3.1.2. Moisture Content

Figure 2. Variation of moisture content with molar concentrations of the chemical treatments for the cow hair fibres.

The variation of moisture content with molar concentrations of the chemical treatments for the CHFs is presented in Figure 2 above. The result revealed a progression in the moisture content of the H2O2 TCHFs with  increase in the molar concentration of  the H2O2 treatment. This is a clear indication that the chemical treatment was effective enough in removing the lipids and other hydrophobic layers covalently bonded to the surface of the CHF thereby exposing its hydrophilic cortex which in turn resulted in increase in water absorption capacity of  the H2O2 TCHFs [47] and this increased with increase in molar concentration, oxidative treatment such as hydrogen peroxide treatment have been reported by Baghdadli and Luengo, (2008) to increase the hydrophilic character of hair [48]. For the NaOH and KOH treatments, a reduction in moisture content with increase in molar concentration was observed in the CHFs. The treatments possibly rendered the cow hair fibres more hydrophobic by depositing hydrophobic coatings formed during the treatment on the surfaces of the CHFs thereby reducing the chances of exposing the hydrophilic cortex and this increased with increase in molar concentration, hence reduction in water absorption capacity of the CHFs which accounted for the reduction in mositure content of the KOH and NaOH TCHFs. Also the reduction in the moisture content of the NaOH and KOH TCHFs can be attriuted to the reduction of the hyrophilic hydroxyl groups within the fibre structure caused by the chemical reducing potential of the KOH and NaOH treatments which can break down the alkali sensitive hydroxyl groups present within the structure of the CHFs, this reaction drives out water molecules from the fibre structure and hence reduction in the hydrophilic power of the CHFs [49]. A glaring consistent trend in mositure reduction with increase in molar concentration was observed with the NaOH TCHFs and for the KOH TCHFs the reduction in moisture content with increase in molar concentration is almost negligible. The 0.2 M H2O2 TCHF has the highest moisture content in comparison  with all the other test samples while the least moisture content is given by the 0.2 M NaOH TCHF. Only the 0.2 and 0.15 M H2O2 TCHFs have higher mositure contents than the untreated CHF.

3.1.3. Ash Content

Figure 3. Variation of ash content with molar concentrations of the chemical treatments for the cow hair fibres.

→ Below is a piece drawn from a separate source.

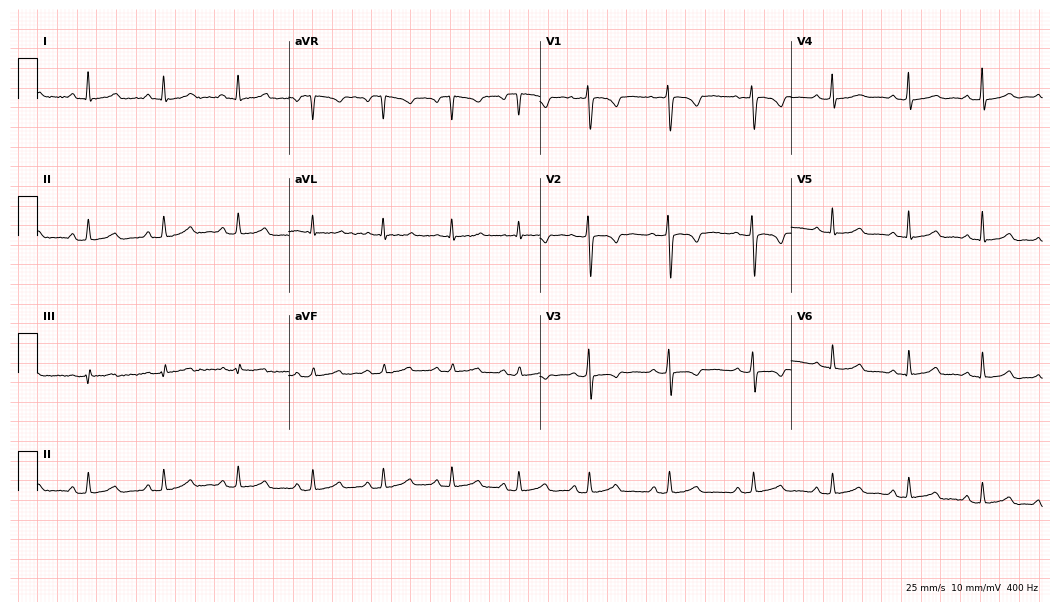
12-lead ECG from a 27-year-old female patient (10.2-second recording at 400 Hz). No first-degree AV block, right bundle branch block (RBBB), left bundle branch block (LBBB), sinus bradycardia, atrial fibrillation (AF) or sinus tachycardia recorded for this tracing. Only these six findings were labelled.

In Figure 3 above, the variation of ash content with molar concentrations of the chemical treatments for the CHFs is presented. The results revealed a decrease in the level of ash content with increase in molar concentrations of the H2O2 treatment. The lowest level of ash content was observed in the 0.2 M H2O2 TCHF which is also the only sample with ash content lower than that of the control sample. The result showed that the optimum molar concentration of chemical treatment for reducing ash content of the hair fibre is 0.2 M H2O2. Considering NaOH and KOH treatments, the results showed a progressive increase in the ash contents for the CHFs with increase in molar concentrations. The results also revealed that for each molar concentration, the KOH TCHFs showed higher ash contents than the NaOH TCHFs. Some researchers have been able to identify that the ash content of cattle hair contains the following element: boron, barium, calcium, copper, iron, lead, potassium, magnesium, manganese, phosphorus, silicon, silver, sodium and zinc [50].

3.2. Tensile Properties

3.2.1. Tensile Strength at Maximum Load

The variation of tensile strength at maximum load with molar concentrations of the chemical treatments for the CHFs is presented in Figure 4 below. The result showed a progressive increase in the ultimate tensile strengths of the H2O2 TCHFs with increase in molar concentration and an inconsistent trend was observed with the KOH and NaOH TCHFs. However, the ultimate tensile strengths of all the chemically treated samples were significantly enhanced, with the 0.2 M H2O2 TCHF having the superlative performance with a tensile stress at maximum load which is 57.15 % better than the untreated CHF and the 0.15 M NaOH TCHF having the lowest value which is still 36.57 % better than the untreated CHF. With respect to the KOH treatment the optimum result is given at 0.1 M while the optimum result for the NaOH treatment is at 0.2 M. This is a clear indication that the basic hydrolysis of the cortex keratin of the CHFs by the KOH and NaOH treatments and the solubilization of the cortex keratin of the CHFs by the oxidative H2O2 treatment at 50 0C for 4 hours resulted in an improved structural integrity of the cortical keratin of the chemically treated CHFs, hence improved plasticity of the TCHFs under tensile loading. It is available in existing literatures that the mechanical behavior of hair fibre is fundamentally dependent on the orderliness of the structure of hair cortex [51]. Also the improvement in the ultimate tensile strength of the TCHFs might be due to the breaking of the covalent bonds between the lipids and the surfaces of the CHFs leaving a stronger and stiffer fibre which in turn also improved the maximum stress the TCHFs can sustain under tensile loading. Rosa et al (2009) investigated the effect of chemical treatment on coir fibers and the report about their research findings revealed that alkali treatment was able to improve the tensile strength of the coir fibres which is in agreement with the result of this present study [52].The superlative performance is observed with the 0.2 M H2O2 TCHF.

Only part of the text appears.